For some advice on what to do when sending email, check out Email Etiquette by Kim Siever.

Posted on November 11, 2005 in Quicklinks, Usability

Comments

  1. Actually, top posting makes sense when there are just few words in rpely and you don’t want to make the recipient read those sentences he wrote again.

  2. It’s top posting how gmail and other such email services default to.

    Top posting if I understand correctly is when the response appears above the message that is being responded to. Do I have that correct?

    The only case where I prefer someone not top post is when they are talking on a mailing list. In that case, yes, it’s very annoying. For normal email correspondances I am under the impression that top posting is the standard default.

  3. November 11, 2005 by grumpY!

    another annoyance - establishing (faux) geek cred by incorporating your gpg public key in your signature. pki has never got off the ground, and it isn’t going to start with your email. most people with this key in their sig probably wouldn’t even know how to decrypt a message signed with this key.

  4. A: Because it’s annoying to read. Q: Why is top-posting bad?

    Good old quote I read somewhere.

  5. I’m glad to see the other one of my most hated e-mail habbits was mentioned in Merlin’s list: HTML mail. I can’t stand it, especially if it’s the HTML generated by MS outlook, though others are usually almost as bad.

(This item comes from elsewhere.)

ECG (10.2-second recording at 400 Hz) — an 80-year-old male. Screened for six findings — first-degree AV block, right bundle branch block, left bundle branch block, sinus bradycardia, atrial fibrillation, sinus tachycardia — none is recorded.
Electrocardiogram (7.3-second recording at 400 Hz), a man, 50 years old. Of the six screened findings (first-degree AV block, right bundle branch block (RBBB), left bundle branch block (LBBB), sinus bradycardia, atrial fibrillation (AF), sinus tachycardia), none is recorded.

In fact, the jury is still out on whether I hate HTML mail or top posting more.

    Two other pet peeves of mine would be unrequest/unexpected binary attachments from people I don’t know; and mail clients that don’t support format=flowed, nor get the signature separator (“— “) correct.

  6. I don’t grumble that much: I’m happy to get any e-mail at all! :D

    I generally prefer longer e-mails though, short e-mails (unless appropriate to the context) seem a bit of a weak effort at times.

  7. Okay…my spelling of ‘appropriate’ was shocking in the former post (can you amend that Roger?)

    Biggest e-mail annoyance for me: Forwards of junk spam! “YOU MUST SEND THIS TO EVERYONE ELSE YOU KNOW TO SAVE SOME ORPHAN FROM DYING OF THE WORST PLAGUE EVER INVENTED”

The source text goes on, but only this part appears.